- The paper proposes a Bayesian nonparametric framework that eliminates the need to predefine the number of skills via a dynamic Dirichlet Process approach.
- It employs variational inference with a Gumbel-Softmax reparameterization to optimize option policies and termination functions in hierarchical RL.
- Empirical results in proof-of-concept and Atari environments demonstrate the model's high adaptability and superior performance against fixed-skill baselines.
Bayesian Nonparametrics for Offline Skill Discovery
Introduction
The paper "Bayesian Nonparametrics for Offline Skill Discovery" addresses the challenge of skill discovery in the context of offline reinforcement learning (RL). In hierarchical RL frameworks, skills or low-level policies provide temporal abstraction, enhancing the learning process and facilitating complex behavior. While existing methods require prior specification of the number of skills (K), this paper proposes a Bayesian nonparametric approach that obviates the necessity to predetermine K and dynamically adapts the skill set as learning progresses. This approach leverages variational inference and continuous relaxations, implementing a Dirichlet Process Mixture Model (DPMM) inspired structure. Empirical results demonstrate its superiority over state-of-the-art skill discovery algorithms in various environments.
Methodology
Model Setup
Reinforcement learning skills are represented within an options framework, comprising initiation sets, policies, and termination functions. The high-level policy controls when options should be initiated and terminated. In this work, a shared high-level policy across expert-generated trajectories is assumed, which does not depend on the specific state. This simplification allows for a Bayesian treatment of η (the policy over options), modeled with a nonparametric infinite dimensional vector using a stick-breaking process.
Variational Inference
The paper employs variational inference to handle the intractability of direct posterior computation. The ELBO (Evidence Lower Bound) is maximized, facilitating the differentiation required to optimize the model parameters θ (option policies and termination functions) and ϕ (variational parameters for posterior approximation). The approximate posterior assumes a structure, respecting the conditional independences of a graphical model and uses the Gumbel-Softmax distribution to handle categorical latent variables within a reparameterizable framework.
Nonparametric Extension
The nonparametric aspect is achieved by employing a GEM(α) prior over options η. This facilitates working with an infinite number of potential skills, incrementing K as needed based on utilization across trajectories, following a heuristic method based on usage statistics. This process dynamically increases the model's capacity to adapt to complex environments without explicit specification of K, improving adaptability and performance across diverse RL tasks.
Results
Proof-of-Concept Environment
In a controlled environment designed to verify capability, the model successfully infers a sufficient number of options to capture the expert behavior, scaling well with increasing vocabulary size of agent inputs. Without manual tuning, the method consistently recovered the correct number of options to fulfill the task requirements, emphasizing its potential for cases where the number of requisite skills is not known a priori.
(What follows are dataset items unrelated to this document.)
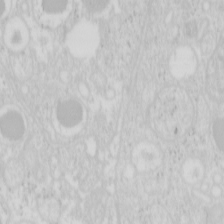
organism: Mouse
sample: Pancreas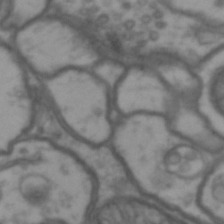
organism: Drosophila
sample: Brain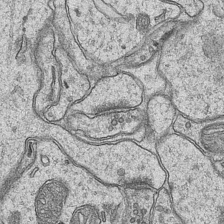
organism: Mouse
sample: CA1 Hippocampus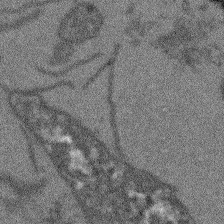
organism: Arabidopsis thaliana
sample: Root tip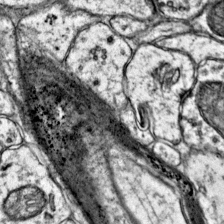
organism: Mouse
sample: Primary visual cortex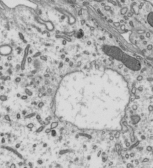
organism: Mouse
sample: Mouse epididymis efferent ductule cilia

Figure 1: Results for our proof-of-concept environment. The model successfully recovers and utilizes a sufficient number of options aligning with theoretical expectations.
Atari Environments
Extensive evaluation in several Atari games demonstrated that the proposed model outperformed existing baselines such as DDO and CompILE. By using nonparametric skill discovery, the model achieved comparable or superior performance without pre-specifying the number of skills, achieving high adaptability across varying gameplay dynamics.





Figure 2: Results for Atari environments highlighting the competitiveness of the nonparametric model against fixed K baselines.
Conclusion
The paper presents an effective strategy for skill discovery employing a Bayesian nonparametric framework, which leads to a flexible and adaptive learning system that can dynamically adjust to complex environments. By eliminating the requirement to preset the number of skills, the method reduces the burden of hyperparameter tuning and adapts naturally to varying tasks. This work opens avenues for extending nonparametric techniques in hierarchical reinforcement learning settings, promoting the development of more generalized and autonomous systems.






Figure 3: The progression of mean rewards illustrating learning efficiency with and without entropy regularizers, showcasing the robustness and adaptability of the model.